**Date:** Sat, 17 Sep 2005 17:04:56 +0200
**Reply-To:** Karl Koch <TheRanger@gmx.net>
**Sender:** "SPSSX(r) Discussion" <SPSSX-L@LISTSERV.UGA.EDU>
**From:** Karl Koch <TheRanger@gmx.net>
**Subject:** Linear Regression (2nd try)
**Content-Type:** text/plain; charset="us-ascii"
Hello list,

I have designed, performed, and analysised a 3x3x2 full factorial
experiment. For the analysis I have done an analysis with repeated ANOVA.
All main factors and all interactions were stat. significat.

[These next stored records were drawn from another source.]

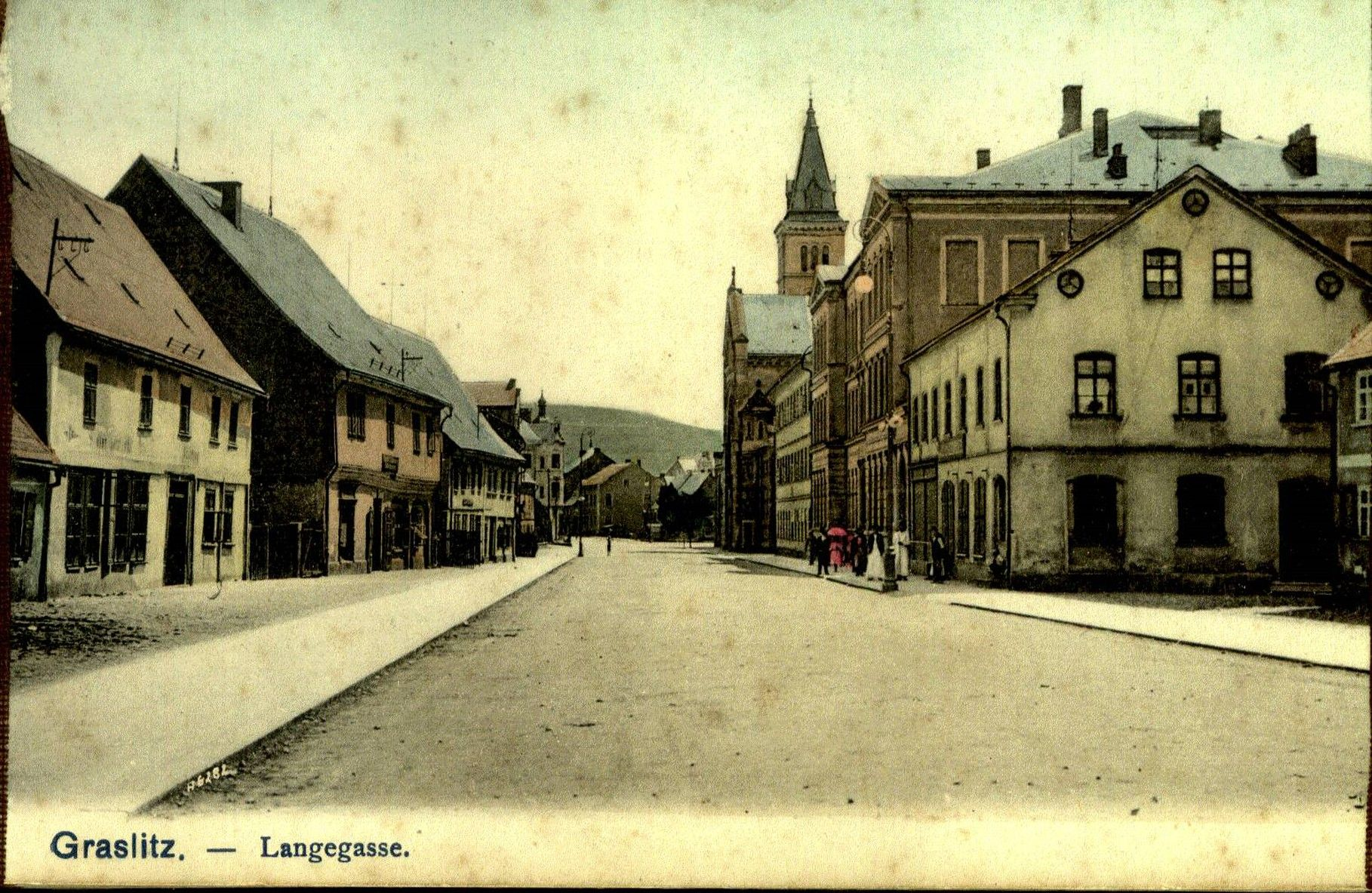 Altes Foto von Kraslice (Graslitz), heute Tschechien: Lange Gasse, vormals Goethestraße, Richtung Südosten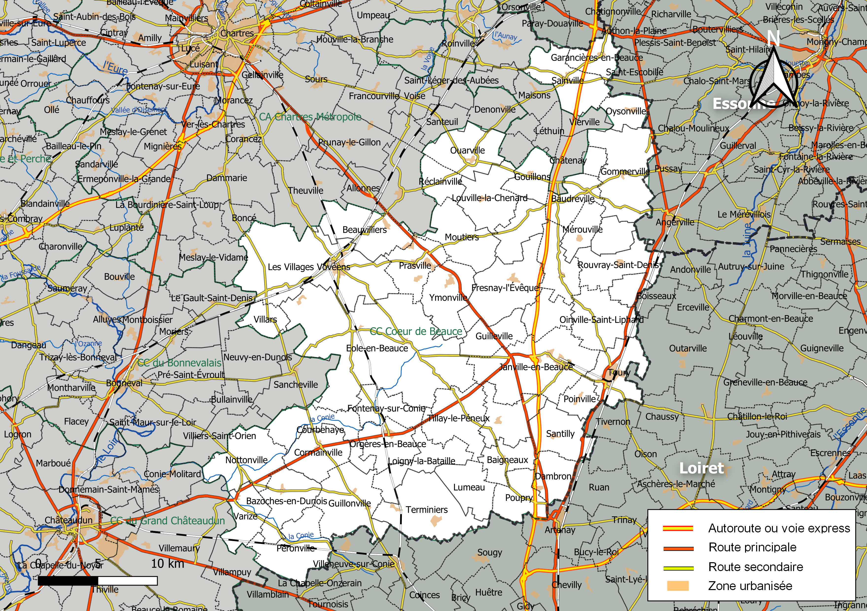 Carte géographique de la communauté de communes Cœur de Beauce, département d'Eure-et-Loir, France. Composition au 1er janvier 2019.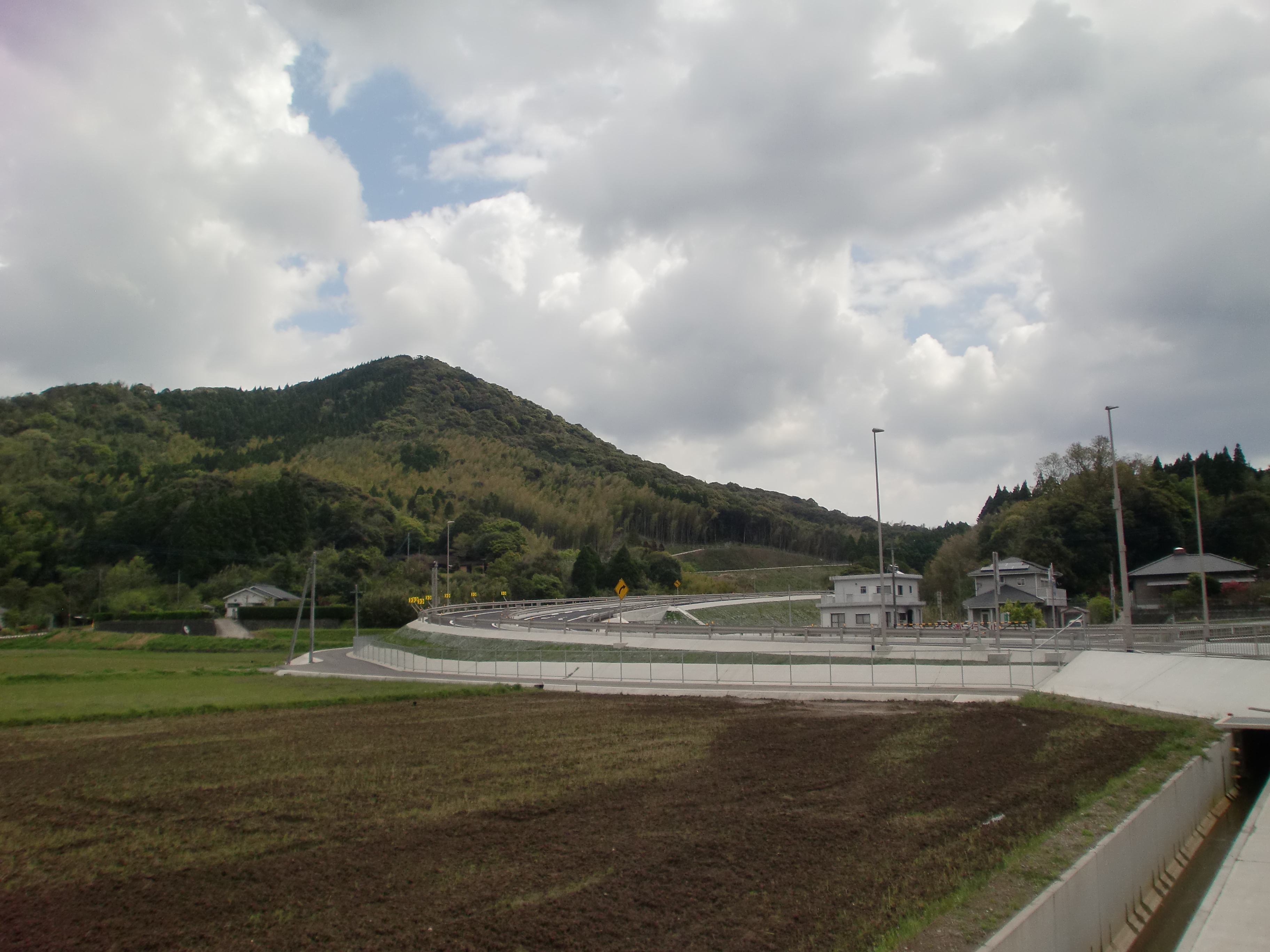 薩摩川内水引インターチェンジを国道3号付近から鹿児島方面に望む。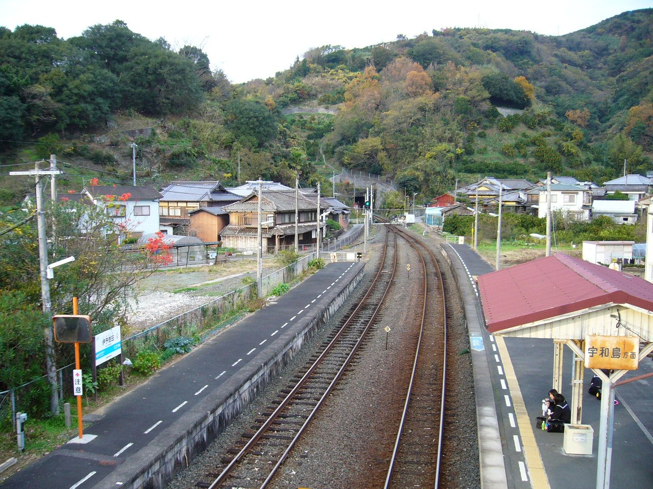 予讃線伊予吉田駅 駅構内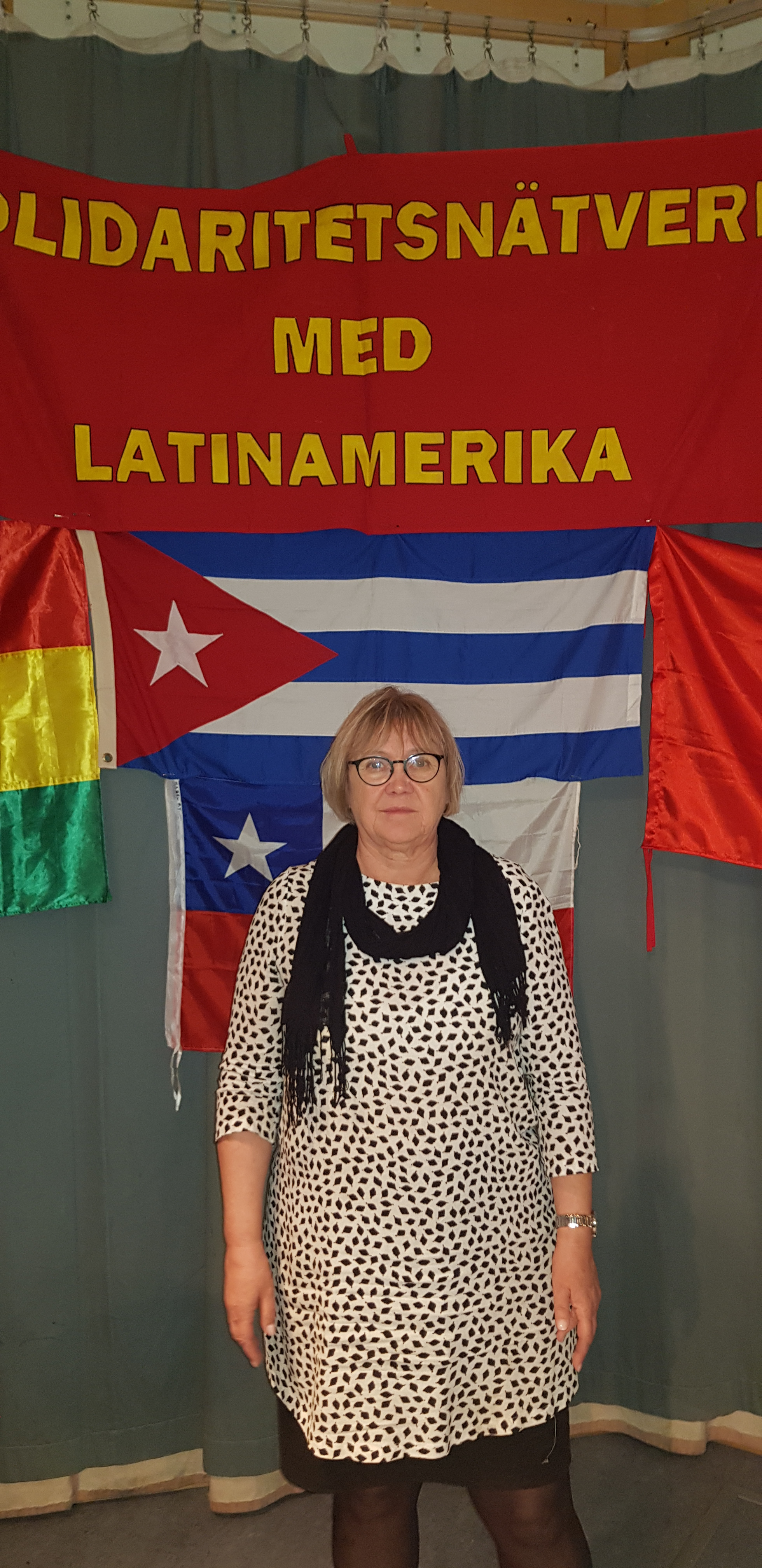 Ann-Margarethe Livh från Vänsterpartiet 2019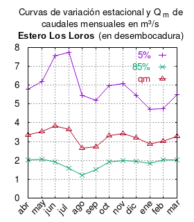 Curvas de variacion estacional para el 5% y el 85% de probabilidad de excedencia con los caudales promedio del estero Los Loros en la desembocadura. # Dirección General de Aguas # Ministerio de Obras Públicas (Chile) # Evaluación de los recursos hídricos superficiales de la cuenca del río Aconcagua. # Santiago de Chile # Ministerio de Obras Públicas (Chile) # enero 2004 # url = # ANEXO 2, CURVAS DE VARIACION ESTACIONAL DE CAUDALES, pág 6, mes 5% 85% qm abr 5.8 2.02 3.36 may 6.21 2.06 3.53 jun 7.54 1.91 3.85 jul 7.73 1.57 3.64 ago 5.47 1.23 2.67 sep 5.21 1.52 2.73 oct 5.99 1.9 3.33 nov 6.09 2 3.44 dic 5.44 1.95 3.19 ene 4.72 1.86 2.89 feb 4.76 2.04 3.03 mar 5.5 2.04 3.28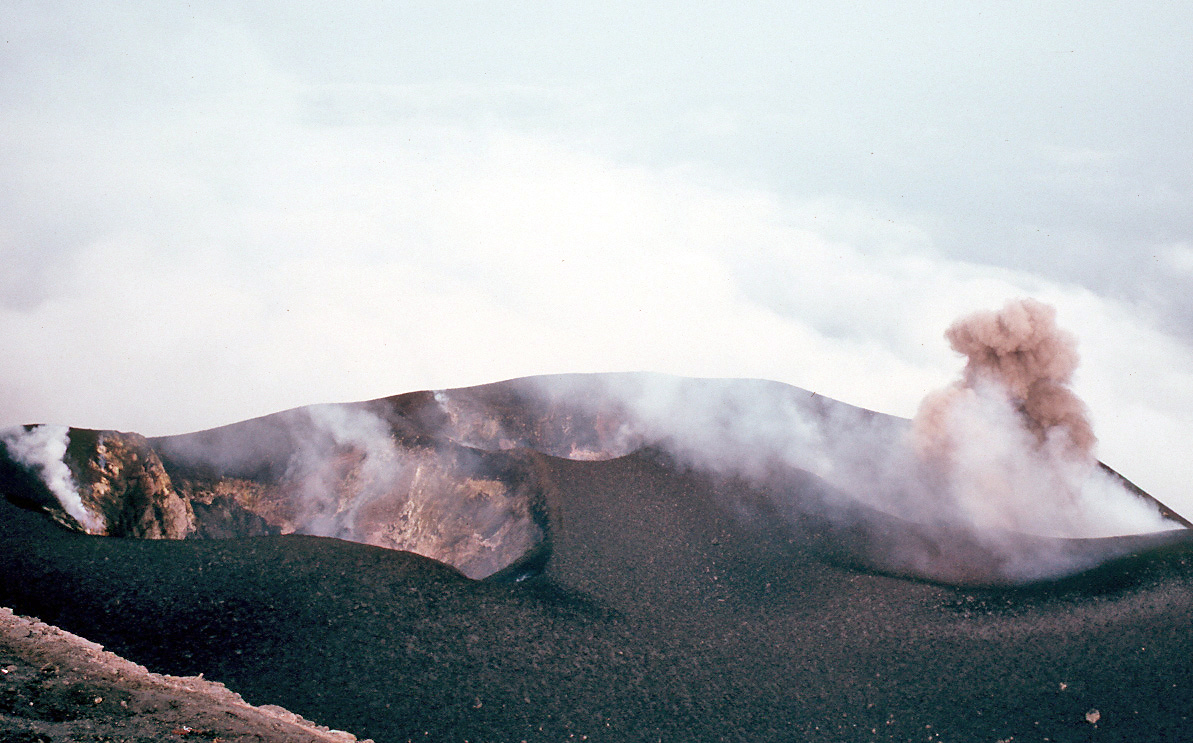 Drei Gipfelkrater des Stromboli (Italien), aufgenommen vom Gipfel mit leicht nach unten gerichteter Blickrichtung. Die blauen Bereiche, die durch die Wolkendecke unterhalb des Gipfels hindurchschimmern, sind daher das Meer.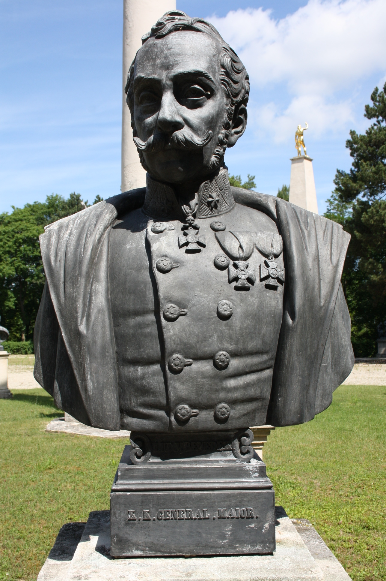 Büste in der Gedenkstätte Heldenberg (Niederösterreich)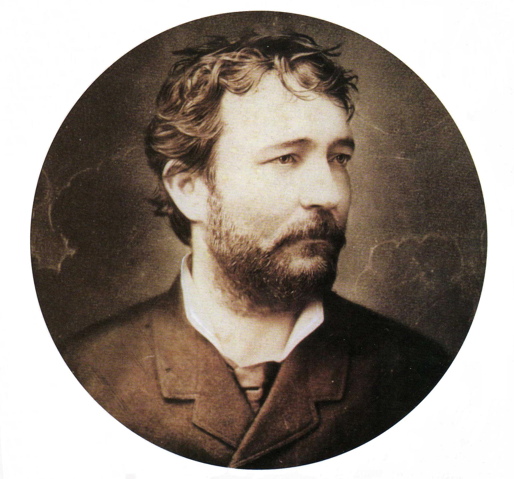 Il tenore Angelo Masini (1844-1926), ritratto di Romolo Liverani (Faenza, 12 settembre 1809 – Faenza, 9 ottobre 1872)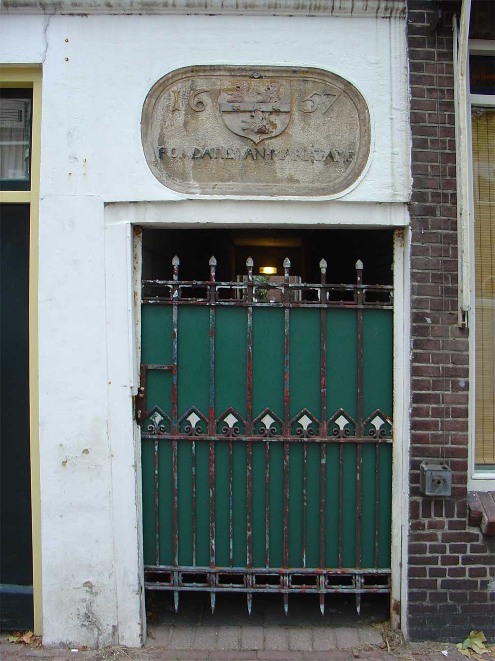 Het poortje van het voormalig hofje van Tams aan de Nieuwehaven te Gouda. Tekst boven het poortje:Fondatie van Maria Tams 1657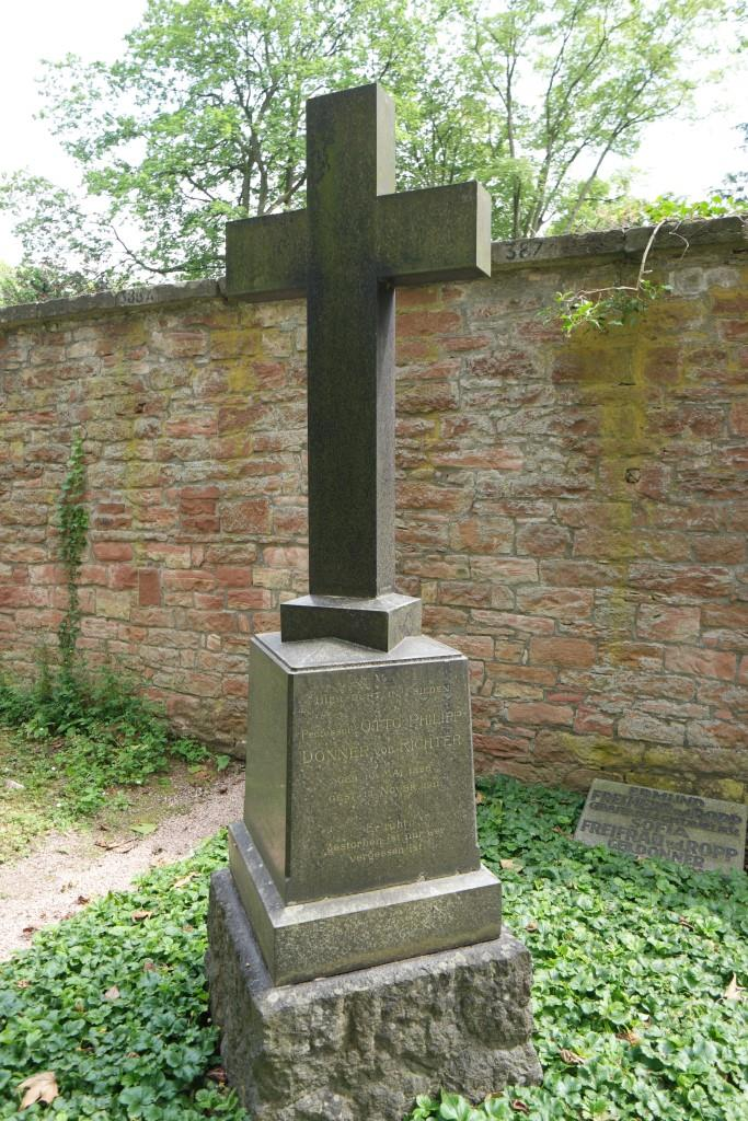 Grab des Malers und Kunstschriftstellers Otto Philipp Donner von Richter (1828-1911) auf dem Hauptfriedhof in Frankfurt am Main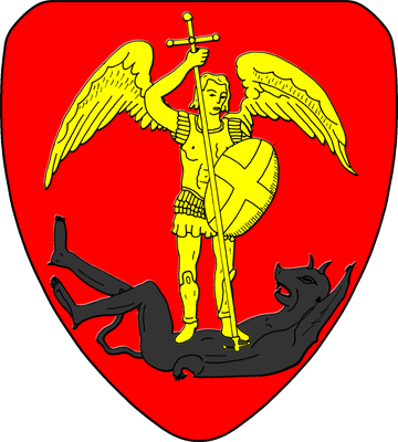 Armoiries de la commune de Bruxelles, blasonné de gueules au Saint Michel d'or terrassant le démon de sable

Now, for a second purpose I need a different form of analysis. I need a
function that can predict future dependent variables based on the choice of
factorial levels. The dataset of the previously mentioned experiment was
rich (over 2300 data points) and should have a decent power. I basically
want a function that allows me to estimate Y based on my three factors (X1,
X2, and X3). My factor levels are either continous or descrete (which will
be transformed into contineous).

I think regression analysis is the right tool for my purpose. However, I
have not worked with this analytical tool before. I have done some reading
already but not much of it in SPSS.

Therefore, I have some questions:

1) Based on the experimental design, is the multiple linear regression the
right statistical method to use for this purpose (assuming that the
relations are linear)? Or are there other approaches in SPSS that could do
equally well in order to obtain a function that can best explain and predict
future values?

2) According to my ANOVA results, confirmed by my contrasts, I have
interaction effects in all my two-way and also in my three-way interaction.
The bottomline is, this dataset is quite interactive. However the
interaction effects do not appear to be very strong. Is this a problem for
regression analysis? If yes, how can it be tackled with? Are ther any aids
that could be used to account for that?

3) Since I have three IVs, based on my DOE, could overfitting occur. How
could I compensate that witout taking out IVs? Can overfitting occur by
putting in too many results?

4) Does somebody know a good tutorial for doing this kind of multiple linear
regression (based on the 3 IV and the 1 DV) with SPSS? Are there good books
or articles or other online resources that especially cover this?

Kind Regards,
Karl